Dr. Singh: I'm sure the audience doesn't need to hear about all that, Prakash. We're here to talk about science, remember? In other scientific news, the adorable bit of cosmic detritus known as Holy S#17 has evolved again, and sweet little Gimpi is really starting to grow up. I can't wait to see what--
- Prakash Singh: Prakash and Drippy! Remember? They called you "Drippy" due to the incontinence!
Dr. Singh: You still have... quite an imagination... don't listen to him, ladies and gentlemen, he's a very strange and disturbed individual. Isn't that right, Prakash?

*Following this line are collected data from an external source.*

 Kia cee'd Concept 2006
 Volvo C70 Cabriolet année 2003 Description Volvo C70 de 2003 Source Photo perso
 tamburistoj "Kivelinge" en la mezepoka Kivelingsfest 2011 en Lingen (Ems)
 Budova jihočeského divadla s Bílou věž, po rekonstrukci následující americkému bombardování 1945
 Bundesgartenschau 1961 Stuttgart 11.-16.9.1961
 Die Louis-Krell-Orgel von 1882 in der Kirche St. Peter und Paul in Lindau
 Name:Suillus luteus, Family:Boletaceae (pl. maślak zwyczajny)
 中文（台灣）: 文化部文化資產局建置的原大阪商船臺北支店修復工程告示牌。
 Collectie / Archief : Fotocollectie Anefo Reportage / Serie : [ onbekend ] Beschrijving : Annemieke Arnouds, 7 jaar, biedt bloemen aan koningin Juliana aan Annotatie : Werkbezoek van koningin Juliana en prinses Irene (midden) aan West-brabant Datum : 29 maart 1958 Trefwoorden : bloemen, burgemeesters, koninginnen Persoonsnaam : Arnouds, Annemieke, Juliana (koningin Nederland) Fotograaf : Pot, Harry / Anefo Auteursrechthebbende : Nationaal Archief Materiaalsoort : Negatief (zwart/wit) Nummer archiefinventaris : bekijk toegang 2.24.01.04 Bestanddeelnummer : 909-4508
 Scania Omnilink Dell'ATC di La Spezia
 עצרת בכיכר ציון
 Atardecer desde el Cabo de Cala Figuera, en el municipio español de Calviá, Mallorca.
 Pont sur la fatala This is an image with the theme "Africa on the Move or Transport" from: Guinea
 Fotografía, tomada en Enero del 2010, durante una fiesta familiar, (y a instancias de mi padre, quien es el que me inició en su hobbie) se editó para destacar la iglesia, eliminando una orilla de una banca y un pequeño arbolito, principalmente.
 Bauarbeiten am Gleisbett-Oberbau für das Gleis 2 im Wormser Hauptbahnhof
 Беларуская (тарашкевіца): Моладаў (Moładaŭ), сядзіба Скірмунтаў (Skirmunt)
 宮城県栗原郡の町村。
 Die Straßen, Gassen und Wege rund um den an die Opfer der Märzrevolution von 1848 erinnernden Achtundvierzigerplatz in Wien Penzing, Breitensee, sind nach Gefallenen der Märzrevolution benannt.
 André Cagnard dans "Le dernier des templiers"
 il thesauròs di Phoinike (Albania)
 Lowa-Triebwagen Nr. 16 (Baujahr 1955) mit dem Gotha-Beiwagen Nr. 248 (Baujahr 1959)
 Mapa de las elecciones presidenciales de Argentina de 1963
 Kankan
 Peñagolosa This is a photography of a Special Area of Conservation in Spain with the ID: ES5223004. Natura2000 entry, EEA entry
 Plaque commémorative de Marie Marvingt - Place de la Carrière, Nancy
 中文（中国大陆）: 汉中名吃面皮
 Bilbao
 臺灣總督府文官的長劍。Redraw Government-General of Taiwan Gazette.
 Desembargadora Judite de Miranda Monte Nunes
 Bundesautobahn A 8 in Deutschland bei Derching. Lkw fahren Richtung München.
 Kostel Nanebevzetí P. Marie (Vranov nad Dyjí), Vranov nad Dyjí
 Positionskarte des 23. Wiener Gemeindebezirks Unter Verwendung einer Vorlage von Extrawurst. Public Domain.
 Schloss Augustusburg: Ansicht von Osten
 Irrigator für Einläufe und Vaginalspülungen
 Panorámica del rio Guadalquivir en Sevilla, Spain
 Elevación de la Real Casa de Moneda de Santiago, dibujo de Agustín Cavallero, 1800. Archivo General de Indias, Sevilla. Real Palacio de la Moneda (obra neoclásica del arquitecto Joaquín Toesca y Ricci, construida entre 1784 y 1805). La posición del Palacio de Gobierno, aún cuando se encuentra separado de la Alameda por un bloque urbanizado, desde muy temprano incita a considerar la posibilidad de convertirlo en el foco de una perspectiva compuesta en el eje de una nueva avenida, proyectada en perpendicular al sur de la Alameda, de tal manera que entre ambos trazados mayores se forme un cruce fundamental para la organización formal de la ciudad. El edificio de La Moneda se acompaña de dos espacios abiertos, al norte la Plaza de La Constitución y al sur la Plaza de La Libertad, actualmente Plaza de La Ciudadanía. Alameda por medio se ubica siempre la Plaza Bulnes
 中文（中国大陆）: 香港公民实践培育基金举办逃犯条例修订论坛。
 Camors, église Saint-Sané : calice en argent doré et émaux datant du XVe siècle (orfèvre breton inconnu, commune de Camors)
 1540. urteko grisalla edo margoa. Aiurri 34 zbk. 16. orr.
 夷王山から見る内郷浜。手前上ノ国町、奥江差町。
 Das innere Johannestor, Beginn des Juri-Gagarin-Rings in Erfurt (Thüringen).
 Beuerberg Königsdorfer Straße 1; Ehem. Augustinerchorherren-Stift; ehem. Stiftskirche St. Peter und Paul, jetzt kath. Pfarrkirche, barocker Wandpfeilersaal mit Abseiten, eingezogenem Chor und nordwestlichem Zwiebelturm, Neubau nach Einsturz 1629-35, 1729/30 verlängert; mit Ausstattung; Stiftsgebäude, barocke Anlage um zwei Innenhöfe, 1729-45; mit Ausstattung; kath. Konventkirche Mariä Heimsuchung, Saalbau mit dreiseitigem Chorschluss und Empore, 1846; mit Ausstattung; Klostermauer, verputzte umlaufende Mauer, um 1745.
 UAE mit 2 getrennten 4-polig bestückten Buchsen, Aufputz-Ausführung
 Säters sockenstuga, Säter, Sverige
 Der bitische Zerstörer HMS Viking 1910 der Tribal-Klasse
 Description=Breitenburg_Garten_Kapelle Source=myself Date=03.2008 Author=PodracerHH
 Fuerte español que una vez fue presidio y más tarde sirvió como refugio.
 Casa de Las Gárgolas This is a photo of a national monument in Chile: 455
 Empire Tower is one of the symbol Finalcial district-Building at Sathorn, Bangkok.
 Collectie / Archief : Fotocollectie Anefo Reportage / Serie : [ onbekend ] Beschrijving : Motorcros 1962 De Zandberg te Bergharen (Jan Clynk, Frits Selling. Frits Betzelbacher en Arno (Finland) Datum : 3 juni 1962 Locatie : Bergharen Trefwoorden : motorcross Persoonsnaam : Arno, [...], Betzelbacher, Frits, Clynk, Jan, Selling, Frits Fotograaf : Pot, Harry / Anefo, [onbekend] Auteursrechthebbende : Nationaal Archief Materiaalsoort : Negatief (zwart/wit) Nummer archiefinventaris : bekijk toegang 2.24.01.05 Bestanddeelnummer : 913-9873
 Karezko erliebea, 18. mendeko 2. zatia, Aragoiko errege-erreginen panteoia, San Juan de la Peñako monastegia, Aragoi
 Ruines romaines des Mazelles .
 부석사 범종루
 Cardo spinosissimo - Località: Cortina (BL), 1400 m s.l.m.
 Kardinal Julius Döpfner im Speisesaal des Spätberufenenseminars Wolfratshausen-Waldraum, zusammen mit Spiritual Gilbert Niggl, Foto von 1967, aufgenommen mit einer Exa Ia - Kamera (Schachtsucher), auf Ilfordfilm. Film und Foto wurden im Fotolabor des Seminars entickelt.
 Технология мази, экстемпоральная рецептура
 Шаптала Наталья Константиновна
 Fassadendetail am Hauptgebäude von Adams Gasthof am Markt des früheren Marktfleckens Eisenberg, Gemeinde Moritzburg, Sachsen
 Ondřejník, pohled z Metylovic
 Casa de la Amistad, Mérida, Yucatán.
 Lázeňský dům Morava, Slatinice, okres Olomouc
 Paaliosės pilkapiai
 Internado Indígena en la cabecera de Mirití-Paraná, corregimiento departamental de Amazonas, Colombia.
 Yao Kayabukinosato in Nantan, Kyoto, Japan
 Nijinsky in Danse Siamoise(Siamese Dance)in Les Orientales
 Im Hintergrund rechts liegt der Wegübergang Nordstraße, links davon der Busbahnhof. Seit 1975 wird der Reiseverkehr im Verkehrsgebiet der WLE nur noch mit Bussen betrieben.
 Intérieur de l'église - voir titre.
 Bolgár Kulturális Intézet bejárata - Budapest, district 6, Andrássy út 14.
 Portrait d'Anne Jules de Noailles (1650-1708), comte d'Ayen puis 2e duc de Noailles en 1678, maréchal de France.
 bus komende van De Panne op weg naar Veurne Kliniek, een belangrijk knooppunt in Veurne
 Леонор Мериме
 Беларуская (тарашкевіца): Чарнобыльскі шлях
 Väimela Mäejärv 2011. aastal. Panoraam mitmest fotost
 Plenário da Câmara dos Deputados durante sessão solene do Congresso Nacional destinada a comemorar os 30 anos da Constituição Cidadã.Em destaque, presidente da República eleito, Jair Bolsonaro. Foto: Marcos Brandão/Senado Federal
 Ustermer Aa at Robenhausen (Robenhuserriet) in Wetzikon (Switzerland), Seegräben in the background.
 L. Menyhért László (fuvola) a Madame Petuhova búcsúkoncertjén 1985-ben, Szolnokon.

- Prakash Singh: So they say, big sister! But I feel wonderful. Let's go have milkshakes! Why won't you return my calls, Drippy? Oh, it's so good to be on your lovely television show. You must be so successful! Surely you must have a beautiful house with plenty of spare rooms, I'd imagine!
Dr. Singh: Ugh. That's all the time we have for this week, ladies and gentlemen. On a disturbing final note: the Death Whisper was due for an update this week, but the artist working on it has fallen ill... it seems the very curse that gives the item its dark power has begun to infect its creator, as well! Look for a Death Whisper update sometime soon.
- Prakash Singh: Goodbye! My sister has to go buy me a milkshake now! The show is over!
Dr. Singh: No! Wait! Don't forget to vote in our weekly poll! Have a good night, ladies and gentlemen.
13 Evolving Item Report: Lotus, Fallen Wish, Nestegg & MoreEdit
- Announcement Evolving Item Report: Lotus, Fallen Wish, Nestegg & More - [NPC] Dr. Singh Thu Nov 13, 2008 8:52 pm
The latest news:
- Padmavati's Lotus is reaching its final stage!
- Captain Ara's Nestegg, Fallen Wish, Coocoon and Dander are evolving.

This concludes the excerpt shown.